What experiences, you might ask? Could be anything. A.I. companies advertise "tasks" on these apps, specifying what they want and how much they'll pay for it. Then people accept these tasks and perform what is required.

That might be uploading a bunch of text messages, email, recording your phone calls, listening in via your phone's mic (and/or camera) while you go about a task, possibly like visiting a retail store and interacting with staff about some product. Maybe going out on a date. Or a protest. Whatever the A.I. firm that commissioned the task wants.

This new gig worker model not only grows the overall content pool, it also opens a frontier in a new direction that previously did not exist. And that's moving from purely static online data collection to bespoke IRL* data collection. It's the first time that A.I. companies have widespread reach to normal people to make requests for specific curated real life experiences.

That's big. Hell, that's huge. Aldous Huxley might blush.

* IRL = In Real Life, a common initialism used in text messages and online discussion boards.

That is the future. It marks a major infection point in how A.I. training data is sourced.

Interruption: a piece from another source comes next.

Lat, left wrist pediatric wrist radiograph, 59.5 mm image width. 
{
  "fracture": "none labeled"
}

It's pretty concerning, too. People are already willfully allowing unprecedented surveillance into their daily lives, both personal and professional. Now imagine how using A.I. training apps can turbocharge corporate surveillance.

TOS / EULA / PP

Ah, our old friends, the Troublesome Trio, partners in crime all, TOS, EULA, and PP have entered the chat.

OK, let me explain that bit of snark. TOS (Terms of Service), EULA (End User License Agreement) , and PP (Privacy Policy)

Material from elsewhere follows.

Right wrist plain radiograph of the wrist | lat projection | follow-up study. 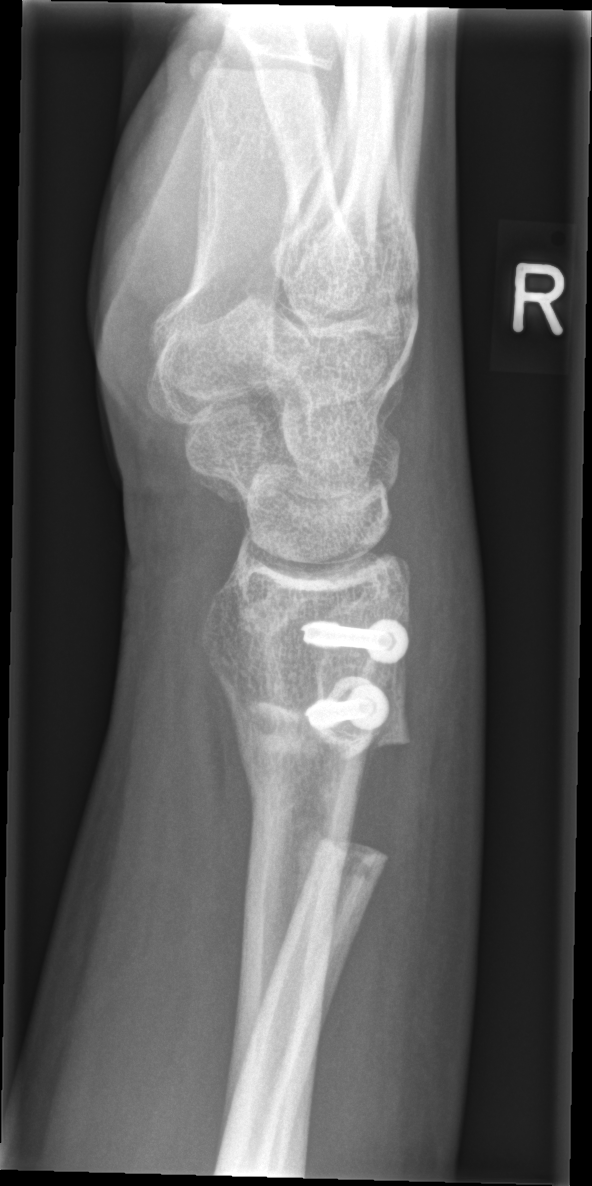 # bounding boxes in image-pixel xyxy
boneanomaly: 1 @ (261, 599, 412, 898)
fracture: none labeled
metal: 2 @ (299, 615, 408, 667) (302, 675, 392, 734)

The TOS and EULA are more or less the same thing. The subtleties between them are minor and unimportant. They are both long, novella-length, agonizingly detailed legal documents that describe the conditions under which you may use a product or service, your rights (or lack thereof), and the rights of the provider. They are generally one-sided, strongly favoring the provider, hewing as close as possible to, but not crossing, the line so as not to be declared "unconscionable" by a court of law.

The PP is similar, but it focuses more on how your privacy is preserved (or not) and how your data and interactions with the product or service may be shared with other parties. As privacy concerns have grown, many products and services today include a separate Privacy Policy rather than cramming all that into the TOS or EULA.

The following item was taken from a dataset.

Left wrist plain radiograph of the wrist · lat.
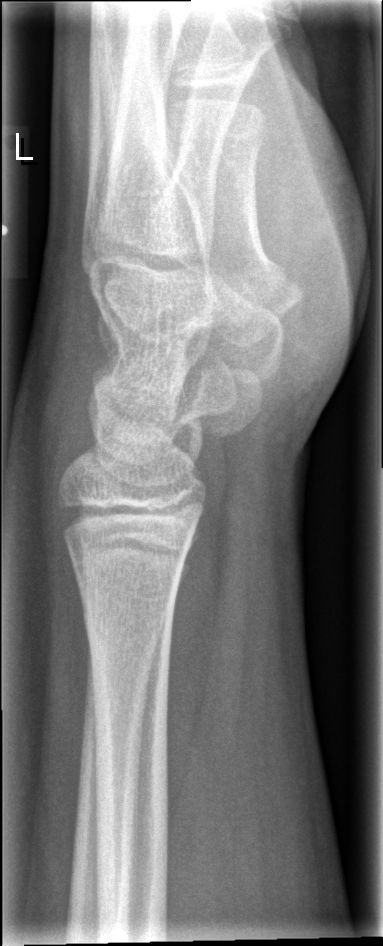 • Fracture: none labeled.

So when you begin using that product or service, you are often asked to separately affirm that you have read, understand, and agree to each of those documents.

Given how new these consumer-facing A.I. data collection apps are, you would be wise to actually read those agreements before using them so you know exactly what you are getting into. Don't just blow past those terms like you usually would. I mean, really, who reads that crap? Well, you should, at least this time.

You could very well be perpetually giving up rights to your voice and or likeness for a one-time payment of a few dollars. What a bargain for the A.I. company.

Furthermore, fulfilling tasks may involve other people (3rd parties) either directly or coincidentally, whose words or likeness could be captured as well. Gig workers performing these tasks have no right to contractually bind them. So, depending on what the A.I. companies ultimately do with the training data collected by the app under the gig worker's authority, especially to the extent it involves 3rd parties, well, that could come back to bite that gig worker on the ass.

Corpo Eyes

I touched on the increased surveillance that these new training methods effectively bring along. Included in that lengthy TOS/EULA and PP is the legal cover for the A.I. firm and any/all affiliations that may have with other parties, to freely access and use that collected data however they see fit. That could go well beyond simply using it for A.I. training -- which is already sketchy enough all by itself.

There's a lot of things this world doesn't need more of and I'd put increased surveillance from all quarters pretty high on that list.

Is it really worth the few minor ducats you'll receive to expose yourself to that?

To be sure, the A.I. company is getting the better end of that deal by a country mile. You are worth more than that.